= Source data =
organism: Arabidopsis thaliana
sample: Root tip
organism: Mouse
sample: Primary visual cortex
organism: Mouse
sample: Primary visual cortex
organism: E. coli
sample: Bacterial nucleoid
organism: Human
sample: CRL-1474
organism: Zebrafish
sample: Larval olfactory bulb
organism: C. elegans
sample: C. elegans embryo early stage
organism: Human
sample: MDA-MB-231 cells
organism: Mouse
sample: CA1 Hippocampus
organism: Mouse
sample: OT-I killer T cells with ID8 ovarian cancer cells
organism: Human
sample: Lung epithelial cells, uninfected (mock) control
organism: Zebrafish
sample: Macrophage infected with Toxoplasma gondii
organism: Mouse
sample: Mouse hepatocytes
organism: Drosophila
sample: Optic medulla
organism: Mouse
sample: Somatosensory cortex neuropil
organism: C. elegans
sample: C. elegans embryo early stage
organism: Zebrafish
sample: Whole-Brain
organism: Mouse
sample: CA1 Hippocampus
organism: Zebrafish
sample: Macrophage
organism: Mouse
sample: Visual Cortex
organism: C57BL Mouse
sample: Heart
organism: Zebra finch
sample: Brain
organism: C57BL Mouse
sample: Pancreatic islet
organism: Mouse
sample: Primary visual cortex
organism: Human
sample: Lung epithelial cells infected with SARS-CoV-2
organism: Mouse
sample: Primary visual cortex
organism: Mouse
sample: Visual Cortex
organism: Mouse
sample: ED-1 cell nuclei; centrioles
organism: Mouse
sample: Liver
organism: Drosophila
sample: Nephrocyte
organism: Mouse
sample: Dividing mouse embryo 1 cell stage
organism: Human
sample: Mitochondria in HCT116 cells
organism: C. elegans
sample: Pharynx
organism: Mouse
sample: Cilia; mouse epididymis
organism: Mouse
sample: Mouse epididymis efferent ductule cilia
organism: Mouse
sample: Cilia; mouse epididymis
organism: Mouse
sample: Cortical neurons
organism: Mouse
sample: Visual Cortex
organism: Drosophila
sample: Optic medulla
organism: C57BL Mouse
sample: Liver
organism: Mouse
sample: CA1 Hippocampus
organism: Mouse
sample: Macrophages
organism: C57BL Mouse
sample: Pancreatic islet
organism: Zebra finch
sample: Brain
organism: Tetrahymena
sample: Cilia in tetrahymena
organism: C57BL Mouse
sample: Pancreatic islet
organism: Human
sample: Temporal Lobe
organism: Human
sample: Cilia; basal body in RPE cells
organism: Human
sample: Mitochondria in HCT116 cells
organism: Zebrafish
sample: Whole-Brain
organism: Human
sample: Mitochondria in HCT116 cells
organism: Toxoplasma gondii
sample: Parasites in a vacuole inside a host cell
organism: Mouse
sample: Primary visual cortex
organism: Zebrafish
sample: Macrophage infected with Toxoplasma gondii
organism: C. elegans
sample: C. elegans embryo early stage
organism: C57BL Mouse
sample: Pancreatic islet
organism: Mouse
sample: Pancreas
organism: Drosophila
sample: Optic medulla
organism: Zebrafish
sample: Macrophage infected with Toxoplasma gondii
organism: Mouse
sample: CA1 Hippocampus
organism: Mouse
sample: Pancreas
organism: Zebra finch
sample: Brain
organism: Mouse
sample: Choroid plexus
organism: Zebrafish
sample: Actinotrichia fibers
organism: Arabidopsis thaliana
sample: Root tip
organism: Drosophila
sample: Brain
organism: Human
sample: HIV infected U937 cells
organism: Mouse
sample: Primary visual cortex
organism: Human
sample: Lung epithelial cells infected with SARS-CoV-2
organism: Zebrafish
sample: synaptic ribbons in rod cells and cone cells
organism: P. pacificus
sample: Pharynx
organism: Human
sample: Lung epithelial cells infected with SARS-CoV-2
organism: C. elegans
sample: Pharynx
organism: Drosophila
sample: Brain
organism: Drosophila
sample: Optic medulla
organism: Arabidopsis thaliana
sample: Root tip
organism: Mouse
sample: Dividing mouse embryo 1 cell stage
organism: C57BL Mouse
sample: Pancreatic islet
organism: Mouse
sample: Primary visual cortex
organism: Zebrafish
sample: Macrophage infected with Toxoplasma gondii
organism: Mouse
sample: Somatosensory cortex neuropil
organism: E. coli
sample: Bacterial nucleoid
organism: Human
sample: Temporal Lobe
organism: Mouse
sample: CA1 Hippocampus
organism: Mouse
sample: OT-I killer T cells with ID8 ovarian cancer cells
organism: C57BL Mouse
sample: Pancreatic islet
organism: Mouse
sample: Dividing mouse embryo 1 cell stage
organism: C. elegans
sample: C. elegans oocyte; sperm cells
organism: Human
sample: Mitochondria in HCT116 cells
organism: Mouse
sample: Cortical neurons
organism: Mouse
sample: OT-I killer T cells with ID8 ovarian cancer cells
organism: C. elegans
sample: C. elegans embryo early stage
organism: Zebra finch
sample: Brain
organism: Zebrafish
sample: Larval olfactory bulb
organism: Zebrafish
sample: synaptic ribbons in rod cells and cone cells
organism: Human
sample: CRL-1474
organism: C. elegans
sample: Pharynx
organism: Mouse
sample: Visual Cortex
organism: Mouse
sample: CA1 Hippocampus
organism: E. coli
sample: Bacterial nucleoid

= Work request =
Your response should be an exact copy of all the records.

= Task solution =
organism: Arabidopsis thaliana
sample: Root tip
organism: Mouse
sample: Primary visual cortex
organism: Mouse
sample: Primary visual cortex
organism: E. coli
sample: Bacterial nucleoid
organism: Human
sample: CRL-1474
organism: Zebrafish
sample: Larval olfactory bulb
organism: C. elegans
sample: C. elegans embryo early stage
organism: Human
sample: MDA-MB-231 cells
organism: Mouse
sample: CA1 Hippocampus
organism: Mouse
sample: OT-I killer T cells with ID8 ovarian cancer cells
organism: Human
sample: Lung epithelial cells, uninfected (mock) control
organism: Zebrafish
sample: Macrophage infected with Toxoplasma gondii
organism: Mouse
sample: Mouse hepatocytes
organism: Drosophila
sample: Optic medulla
organism: Mouse
sample: Somatosensory cortex neuropil
organism: C. elegans
sample: C. elegans embryo early stage
organism: Zebrafish
sample: Whole-Brain
organism: Mouse
sample: CA1 Hippocampus
organism: Zebrafish
sample: Macrophage
organism: Mouse
sample: Visual Cortex
organism: C57BL Mouse
sample: Heart
organism: Zebra finch
sample: Brain
organism: C57BL Mouse
sample: Pancreatic islet
organism: Mouse
sample: Primary visual cortex
organism: Human
sample: Lung epithelial cells infected with SARS-CoV-2
organism: Mouse
sample: Primary visual cortex
organism: Mouse
sample: Visual Cortex
organism: Mouse
sample: ED-1 cell nuclei; centrioles
organism: Mouse
sample: Liver
organism: Drosophila
sample: Nephrocyte
organism: Mouse
sample: Dividing mouse embryo 1 cell stage
organism: Human
sample: Mitochondria in HCT116 cells
organism: C. elegans
sample: Pharynx
organism: Mouse
sample: Cilia; mouse epididymis
organism: Mouse
sample: Mouse epididymis efferent ductule cilia
organism: Mouse
sample: Cilia; mouse epididymis
organism: Mouse
sample: Cortical neurons
organism: Mouse
sample: Visual Cortex
organism: Drosophila
sample: Optic medulla
organism: C57BL Mouse
sample: Liver
organism: Mouse
sample: CA1 Hippocampus
organism: Mouse
sample: Macrophages
organism: C57BL Mouse
sample: Pancreatic islet
organism: Zebra finch
sample: Brain
organism: Tetrahymena
sample: Cilia in tetrahymena
organism: C57BL Mouse
sample: Pancreatic islet
organism: Human
sample: Temporal Lobe
organism: Human
sample: Cilia; basal body in RPE cells
organism: Human
sample: Mitochondria in HCT116 cells
organism: Zebrafish
sample: Whole-Brain
organism: Human
sample: Mitochondria in HCT116 cells
organism: Toxoplasma gondii
sample: Parasites in a vacuole inside a host cell
organism: Mouse
sample: Primary visual cortex
organism: Zebrafish
sample: Macrophage infected with Toxoplasma gondii
organism: C. elegans
sample: C. elegans embryo early stage
organism: C57BL Mouse
sample: Pancreatic islet
organism: Mouse
sample: Pancreas
organism: Drosophila
sample: Optic medulla
organism: Zebrafish
sample: Macrophage infected with Toxoplasma gondii
organism: Mouse
sample: CA1 Hippocampus
organism: Mouse
sample: Pancreas
organism: Zebra finch
sample: Brain
organism: Mouse
sample: Choroid plexus
organism: Zebrafish
sample: Actinotrichia fibers
organism: Arabidopsis thaliana
sample: Root tip
organism: Drosophila
sample: Brain
organism: Human
sample: HIV infected U937 cells
organism: Mouse
sample: Primary visual cortex
organism: Human
sample: Lung epithelial cells infected with SARS-CoV-2
organism: Zebrafish
sample: synaptic ribbons in rod cells and cone cells
organism: P. pacificus
sample: Pharynx
organism: Human
sample: Lung epithelial cells infected with SARS-CoV-2
organism: C. elegans
sample: Pharynx
organism: Drosophila
sample: Brain
organism: Drosophila
sample: Optic medulla
organism: Arabidopsis thaliana
sample: Root tip
organism: Mouse
sample: Dividing mouse embryo 1 cell stage
organism: C57BL Mouse
sample: Pancreatic islet
organism: Mouse
sample: Primary visual cortex
organism: Zebrafish
sample: Macrophage infected with Toxoplasma gondii
organism: Mouse
sample: Somatosensory cortex neuropil
organism: E. coli
sample: Bacterial nucleoid
organism: Human
sample: Temporal Lobe
organism: Mouse
sample: CA1 Hippocampus
organism: Mouse
sample: OT-I killer T cells with ID8 ovarian cancer cells
organism: C57BL Mouse
sample: Pancreatic islet
organism: Mouse
sample: Dividing mouse embryo 1 cell stage
organism: C. elegans
sample: C. elegans oocyte; sperm cells
organism: Human
sample: Mitochondria in HCT116 cells
organism: Mouse
sample: Cortical neurons
organism: Mouse
sample: OT-I killer T cells with ID8 ovarian cancer cells
organism: C. elegans
sample: C. elegans embryo early stage
organism: Zebra finch
sample: Brain
organism: Zebrafish
sample: Larval olfactory bulb
organism: Zebrafish
sample: synaptic ribbons in rod cells and cone cells
organism: Human
sample: CRL-1474
organism: C. elegans
sample: Pharynx
organism: Mouse
sample: Visual Cortex
organism: Mouse
sample: CA1 Hippocampus
organism: E. coli
sample: Bacterial nucleoid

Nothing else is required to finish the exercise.